O acesso a sistemas de agentes mais recentes, incluindo o Co-Cientista, está a ser alargado a investigadores seleccionados, entre eles cientistas dos Laboratórios Nacionais do Departamento de Energia dos EUA que trabalham no âmbito da Missão Genesis.

A Isomorphic Labs deu um passo além, criando uma unidade dedicada destinada a implantar seu mecanismo de design de medicamentos rapidamente durante um novo surto, trabalhando ao lado de órgãos de pesquisa governamentais e nacionais, como Lawrence Livermore, o Instituto de Segurança de IA do Reino Unido, o CEPI e o Instituto Francis Crick.
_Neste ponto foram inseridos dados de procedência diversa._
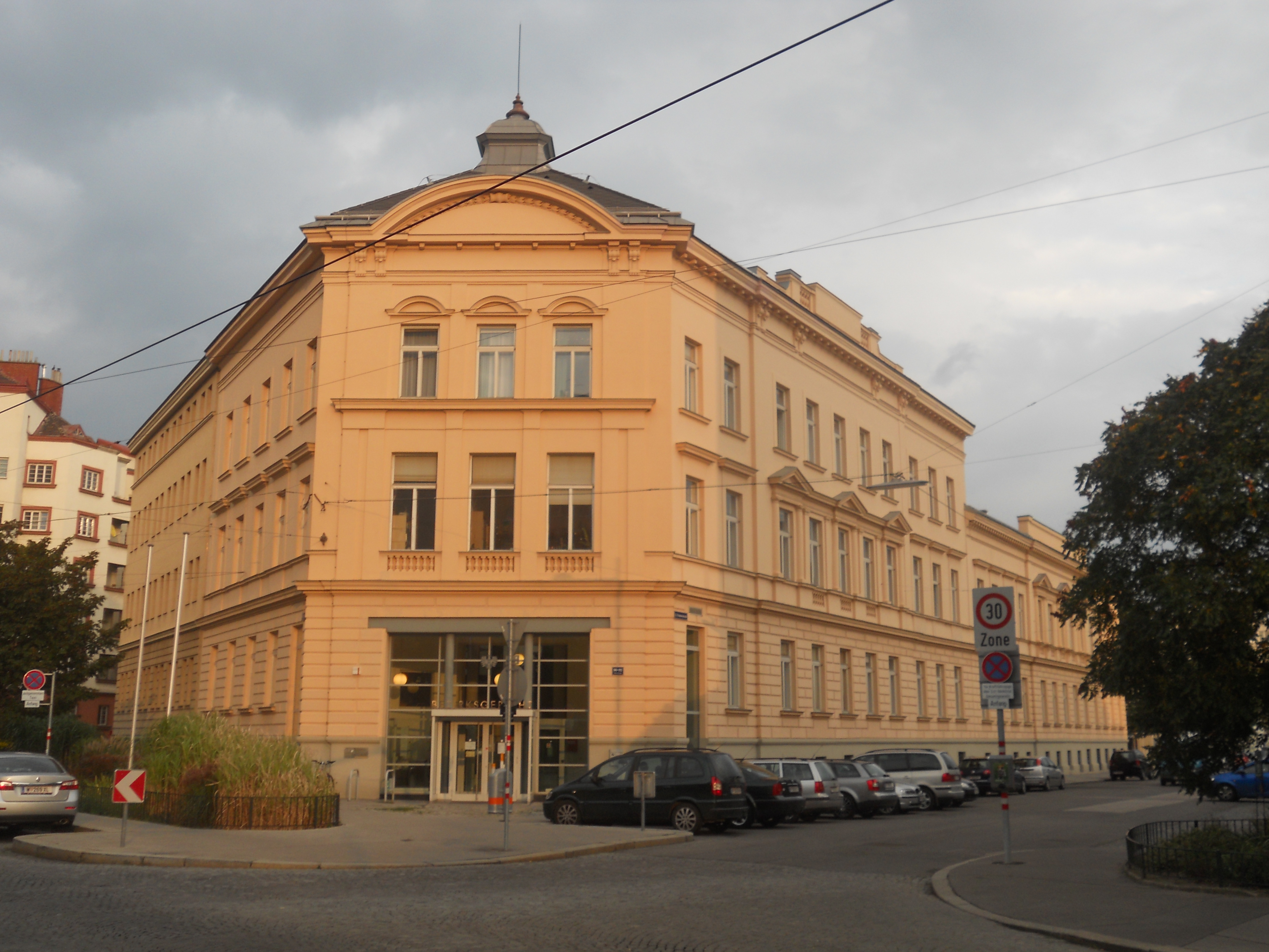 Haus Taborstraße 90-92, seit 2001 Sitz des Bezirksgerichtes Leopoldstadt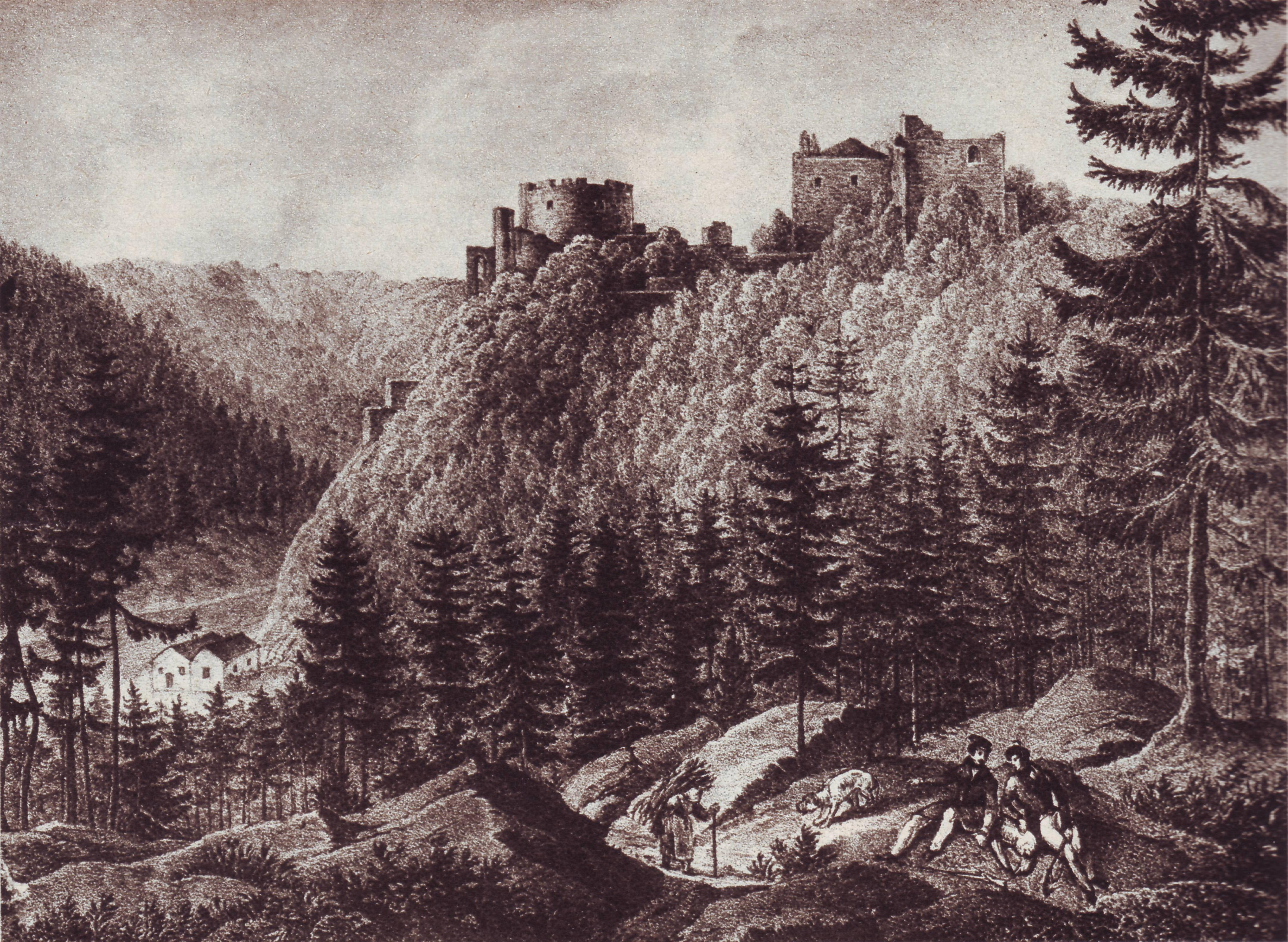 Podle zdroje jde o Nový Hrad u Blanska, rytina F. A. Hebera z roku 1848, ale jde o Nový Hrádek u Znojma. V uvedené publikaci došlo k hrubému omylu (nebyl jediný).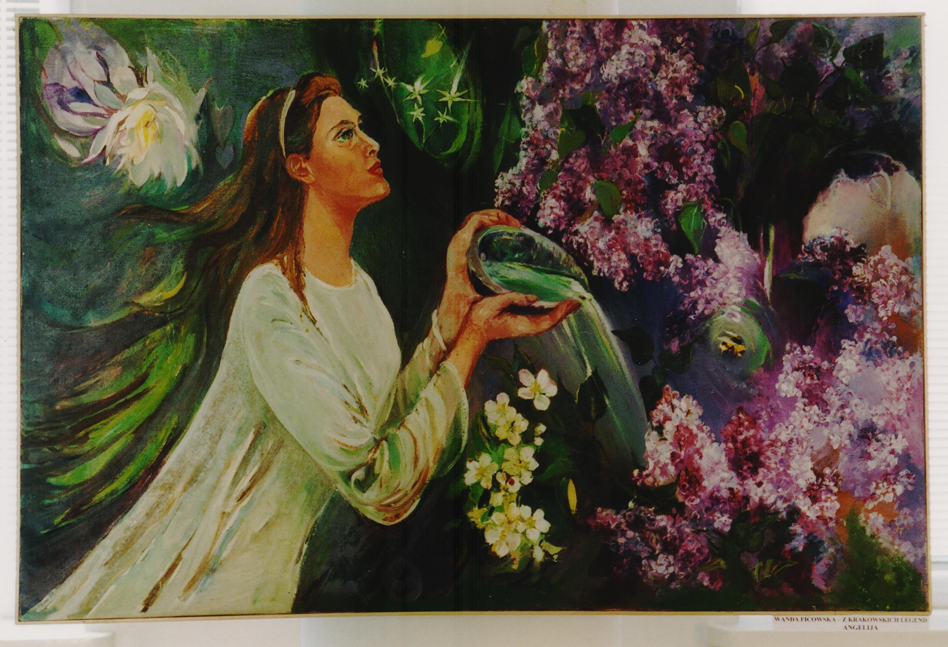 Wanda Ficowska - Z krakowskich legend Angelija (autoportret)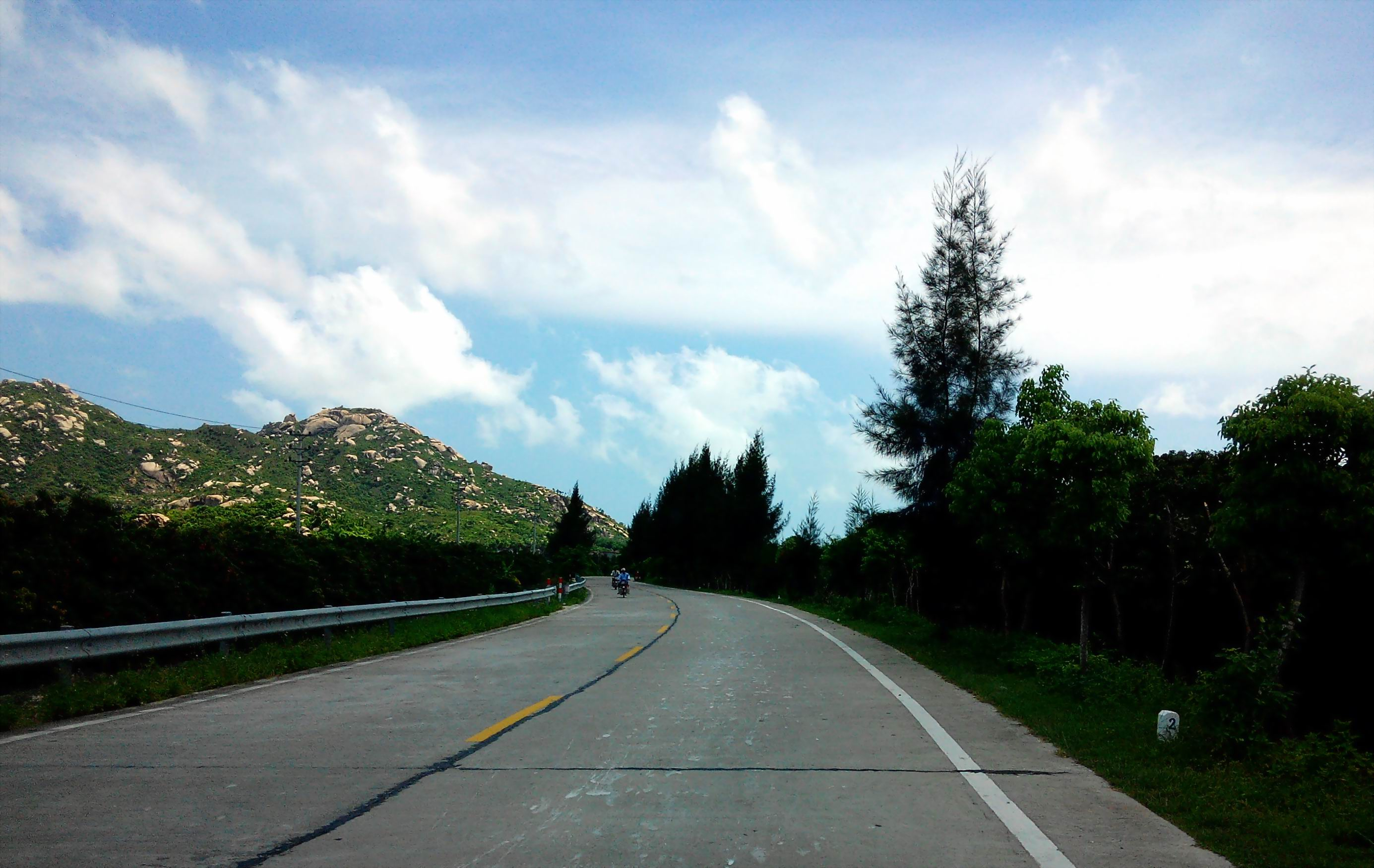 广东省道S365 台山段

A empresa também prometeu 7 milhões de dólares ao Health for Human Potential, um programa da Philanthropy Asia Alliance, para investigação de doenças infecciosas em toda a Ásia.

As recomendações da DeepMind aos decisores políticos dos EUA mapeiam-se diretamente nos seus três pilares e baseiam-se em legislação específica pendente:

  1. Sobre prevençãoapoia uma estrutura de segurança de IA de fronteira federal, a Lei de Padrões de Biodados Prontos para IA (HR 7907), a triagem obrigatória de síntese de DNA por meio da Lei de Modernização e Inovação de Biossegurança (S. 3741) e a Lei de Biologia SCALE (HR 8981).
  1. Sobre detecçãopretende que a sequenciação metagenómica seja expandida através de centros de trânsito e centros populacionais densos, apoiada pela Lei da Biblioteca Viva da América (S. 4023) e financiamento adicional da DARPA e HHS para investigação de alerta precoce.
  1. Sobre respostaexige a Lei da Web de Dados Biológicos (HR 9307 / S. 4770) e o investimento na capacidade de produção mantida “baseada em calor” e pronta para ativação rápida, juntamente com redes de ensaios clínicos pré-estabelecidas e vias regulatórias mais rápidas.

Nenhuma dessas leis foi promulgada, e é na lacuna entre a lista de desejos políticos de uma empresa e um quadro federal de biossegurança em funcionamento que se desenrolará o verdadeiro teste deste programa durante os próximos 6 a 12 meses.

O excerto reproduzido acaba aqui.